Sontak saja mataku membulat mendengarnya. "Dalam rangka apaan? Kok tumben banget kamu, Nor? Jangan-jangan kamu mau lamaran, ya?! Omaygaaatt!"

Aku bertanya dengan pertanyaan yang bertubi-tubi. Suaraku tanpa sadar naik satu oktaf hingga membuat Nora yang di sana meringis.

"Ya makan-makan aja, Sashiii! Yakali aku lamaran, masih jauh banget tau!"

"Oalah... aku kira kan, Mas Danish mau ngajak tunangan sama kamu," kekehku di akhir kalimat.

"Kamu kurang minum deh, Sas, kayaknya. Oh iya, aku tutup dulu ya Sas, masih banyak kerjaan nih. Jangan lupa besok, kamu harus dandan cantik. Bye Sashi Sayang!"

Setelah panggilan telpon usai, aku merebahkan diriku sembari menatap langit kamar dengan perasaan hampa. Sudah beberapa bulan ini aku berada di rumah terus, karena ibuku tak mengizinkan aku keluar tanpa alasan.

Oh ibu, tidak tahu apa anakmu ini sedang butuh healing?

Tak ingin larut dalam pikiran buruk, aku memutuskan membuka lemari untuk mencari pakaian yang pas untuk dipakai ke rumah Nora besok.

***

"Weleh... anak gadis Ayah mau ke mana sore-sore sampai dandan cantik begini?"

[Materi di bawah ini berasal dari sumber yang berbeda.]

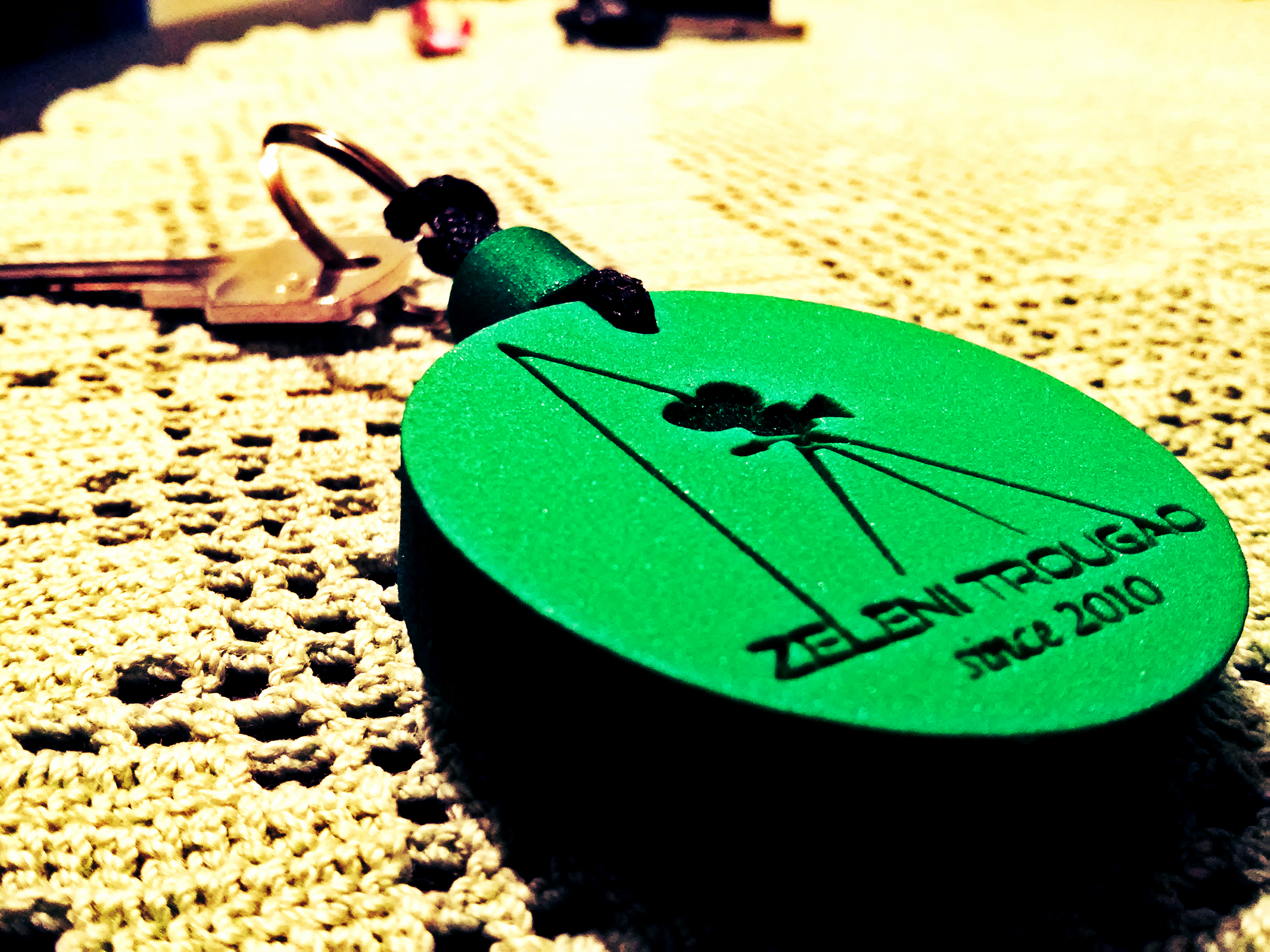 Zeleni trougao
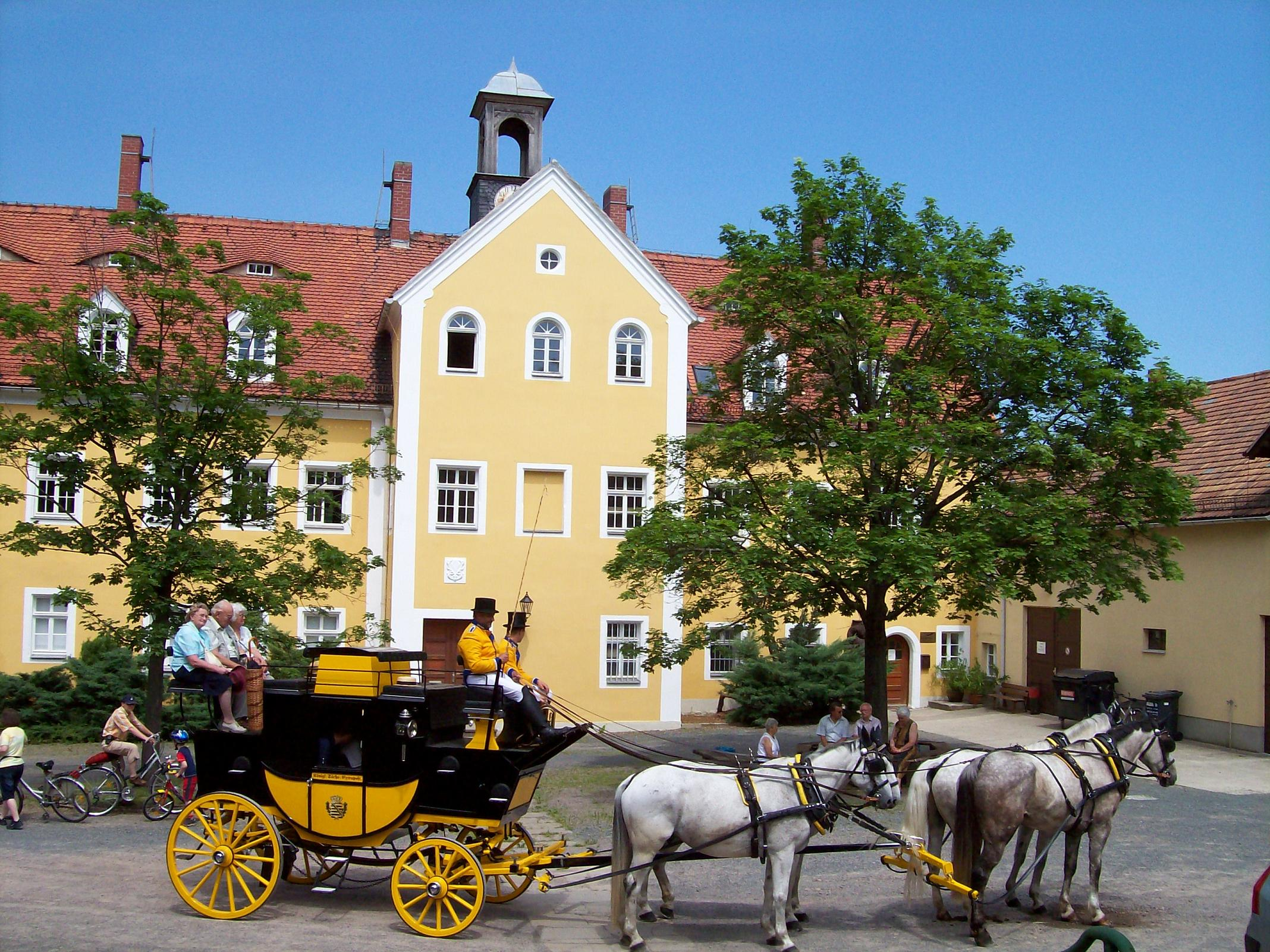 Postkutsche im Schlosshof Grillenburg

Suara khas medok Ayah mengintrupsi pendengaranku kala aku baru saja keluar dari kamar. "Mau ke rumah Nora, Yah. Boleh kan?"

"Yaudah, tapi pulangnya jangan terlalu malam. Nanti Ibuk marah."

"Oh iya, Ibuk mana, Yah?" tanyaku ketika menyadari Ibuk tidak ada di ruang tv bersama Ayah.

"Ke tempat kawan nya sebentar. Kamu naik apa ke sana? Mau Ayah antar?"

"Nggak usah, Yah. Sashi naik ojek online aja. Bentar lagi mas ojek-nya udah sampai kok," jawabku sambil melihat layar ponselku.

Aku menyalimi Ayah saat melihat titik jalan bahwa ojek yang ku pesan sudah berada di depan rumahku. Tidak lama kemudian, aku sampai di depan pagar bercat hitam. Aku menyapa Pak Tejo─satpam yang berjaga di depan gerbang rumah Nora. Orang pemilik rumah itu muncul di depanku dengan dress bunga warna biru laut yang terlihat cocok di tubuhnya.

"Woi, Sashii!!"

Nora langsung menghadiahi ku pelukan eratnya. Aku hampir saja terjungkal ke belakang jika tidak menahan bobot tubuhku. Benar-benar nih anak!

"Ampun dah, Nor. Aku baru datang kamu langsung kayak gini. Kaget tau kamu tiba-tiba main peluk aja," omelku padanya, sedangkan cewek itu hanya menyengir kuda.

"Hehehe... aku reflek kesenangan tau pas liat kamu."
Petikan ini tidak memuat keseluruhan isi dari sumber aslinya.